Albert Maydeu-Olivares

University of Illinois

Six clustering methods (Ward’s method, average linkage clustering, complete linkage clustering, single linkage clustering, nearest neighbor, and k-means) were applied to the matrix of Euclidean distances among inmates in the 6-dimensional space defined by the following variables: 1) age, 2) length of the internment already fulfilled, 3) paranoid ideations and behavior, 4) hardness, 5) psychotic ideations and behavior, and 6) means-ends interpersonal problem solving skills. The classification determined by each of the clustering procedures was matched with the actual classification of the inmates into those who were and those who were not granted outside permits, by computing unconditional and conditional classification rates.

Ward’s method, complete linkage and the k-means procedure were able to match satisfactorily the qualitative classification of the inmates. However, these methods were more efficient in determining which inmates would be denied an outside permit than in determining those that would be granted an outside permit. This also occurs in the qualitative classification: it is easy to determine which inmates will not make good use of an outside permit; it is much more difficult to determine which inmates will make good use of it.

Clasificación de internos penitenciarios basada en análisis jerárquico de clusters.

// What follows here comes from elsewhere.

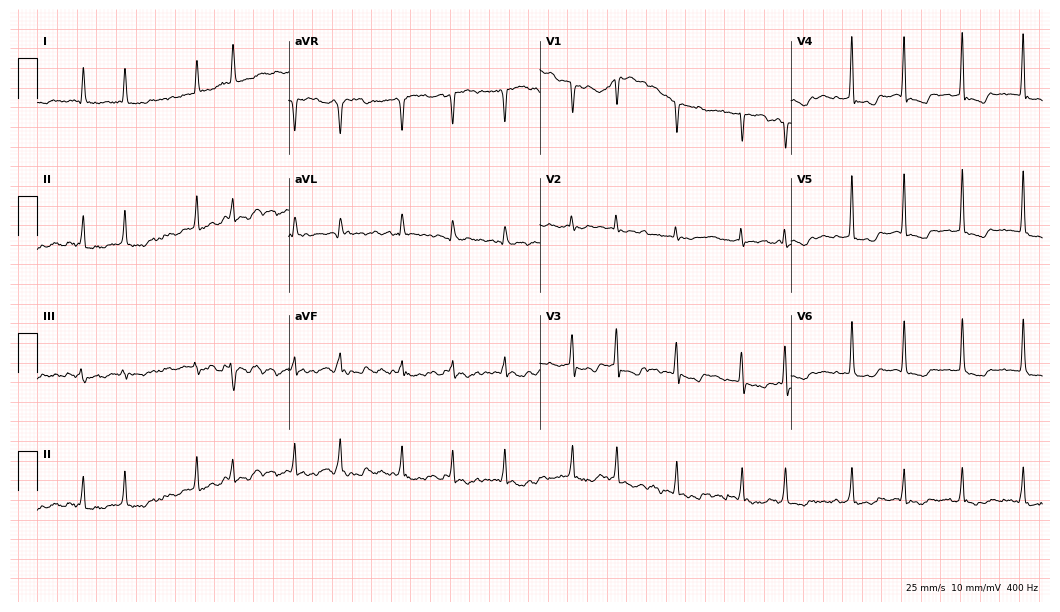
12-lead ECG from a 73-year-old woman. Findings include atrial fibrillation.
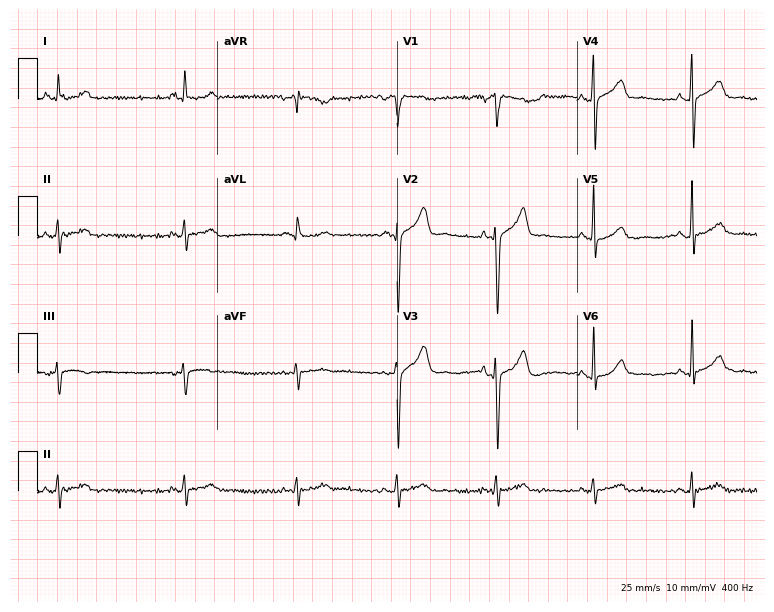
Electrocardiogram, a man, 59 years old. Of the six screened findings (first-degree AV block, right bundle branch block (RBBB), left bundle branch block (LBBB), sinus bradycardia, atrial fibrillation (AF), sinus tachycardia), none is recorded. Findings outside these six are not listed.

Seis métodos de análisis jerárquico de clusters (el método de Ward, el de uniones ponderadas ‘average linkage’, el de uniones completas ‘complete linkage’, el de única union ‘single linkage’, el del vecino más próximo ‘nearest neighbor’, y el de k-medias) fueron aplicados a la matriz de distancias Euclídeas entre internos penitenciarios en el espacio de seis dimensiones definido por las siguientes variables: 1) edad, 2) condena cumplida hasta la fecha, 3) conductas e ideaciones paranoicas, 4) dureza de caracter, 5) conductas e ideaciones psicóticas, y 6) habilidades de resolución de problemas interpersonales. Las clasificaciones obtenidas mediante cada uno de estos métodos fueron comparadas con la clasificación realizada por los servicios penitenciarios de internos que disfrutan de permisos vs. los que no los disfrutan utilizando razones de clasificación condicionales e incondicionales.

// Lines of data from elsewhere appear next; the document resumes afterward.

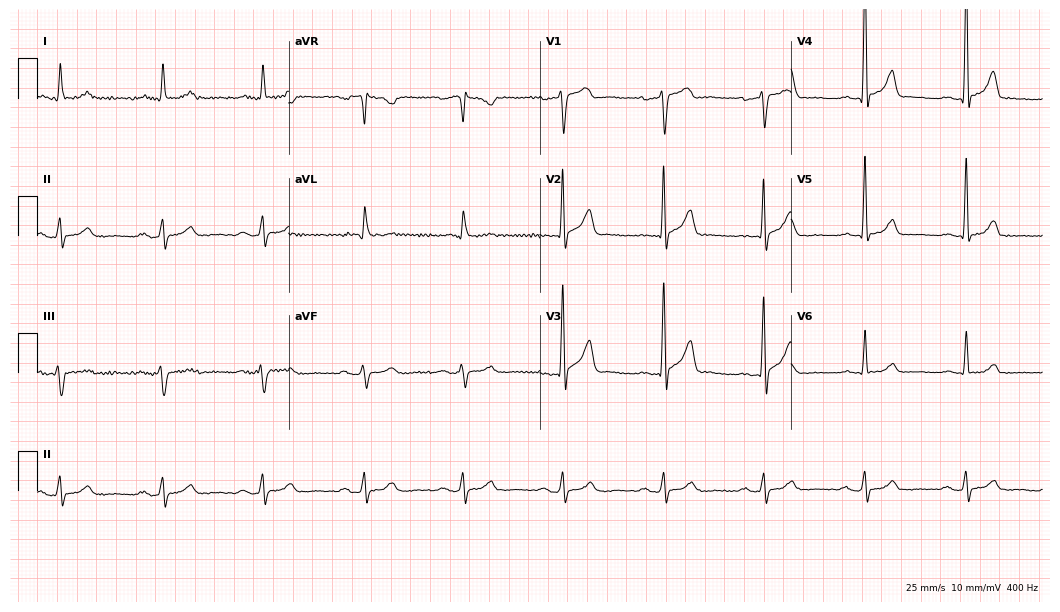
Standard 12-lead ECG recorded from a male, 70 years old. Read as a normal ECG.
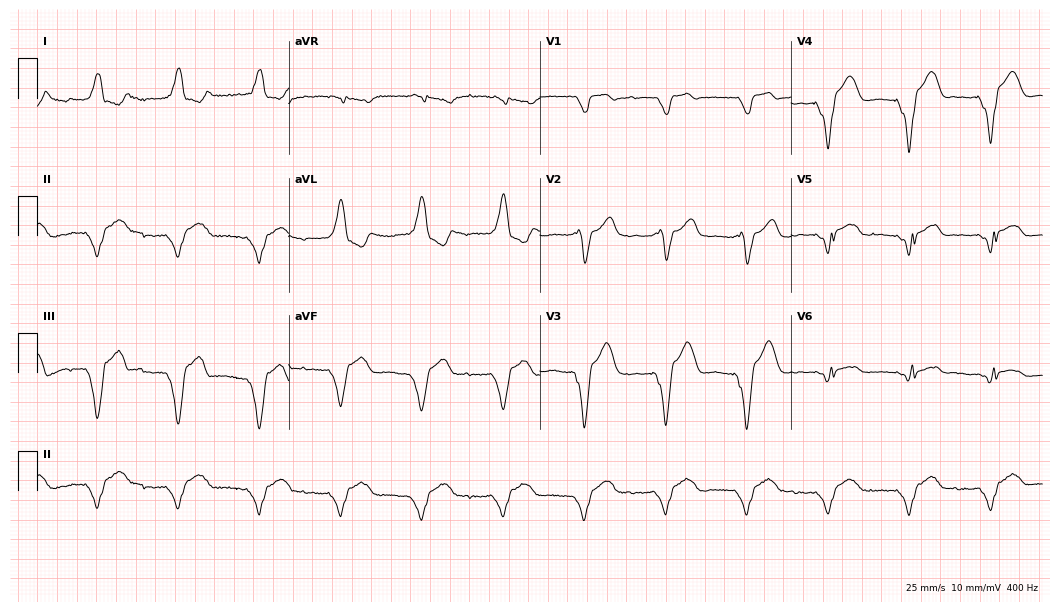
Resting 12-lead electrocardiogram. Patient: a 45-year-old female. None of these six findings is recorded: first-degree AV block, right bundle branch block (RBBB), left bundle branch block (LBBB), sinus bradycardia, atrial fibrillation (AF), sinus tachycardia. Findings outside these six are not listed.
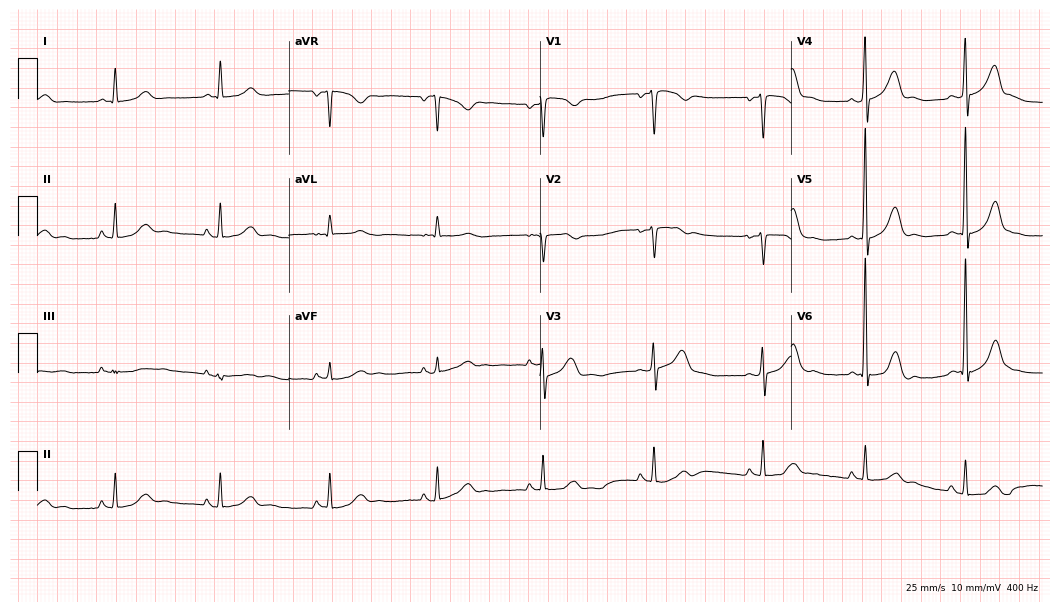
12-lead ECG from a male, 51 years old. Screened for six findings — first-degree AV block, right bundle branch block, left bundle branch block, sinus bradycardia, atrial fibrillation, sinus tachycardia — none is recorded.
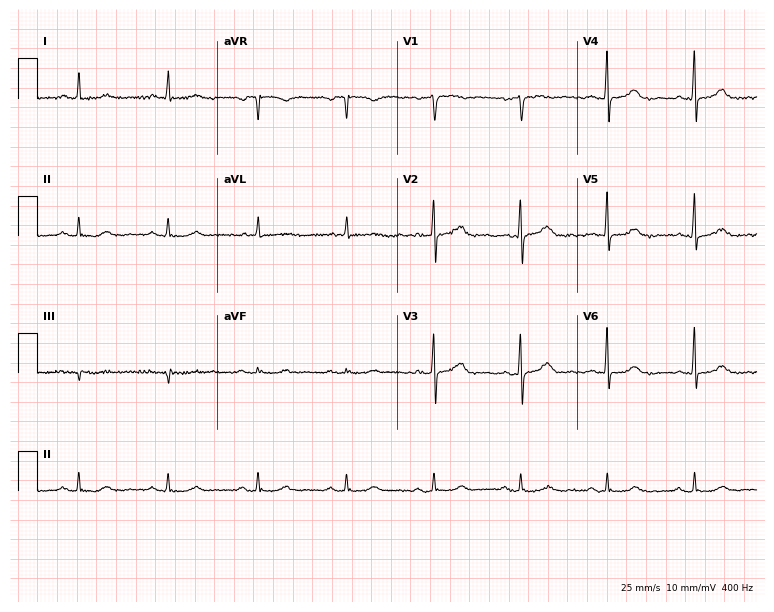
12-lead ECG from a 66-year-old female. Screened for six findings — first-degree AV block, right bundle branch block (RBBB), left bundle branch block (LBBB), sinus bradycardia, atrial fibrillation (AF), sinus tachycardia — none is recorded.

Los métodos de Ward, de uniones completas, y k-medias fueron capaces de recuperar satisfactoriamente la clasificación de los internos realizado por los servicios penitenciarios. Sin embargo, estos métodos fueron mucho más eficaces en determinar a qué internos se les debian negar que a quienes se les debian conceder permisos. Esto no es sorprendente, ya que también ocurre utilizando los criterios cualitativos empleados por los servicios penitenciarios: es mucho más sencillo determinar qué internos no harán buen uso de los permisos que determinar quienes harán buen uso de los mismos.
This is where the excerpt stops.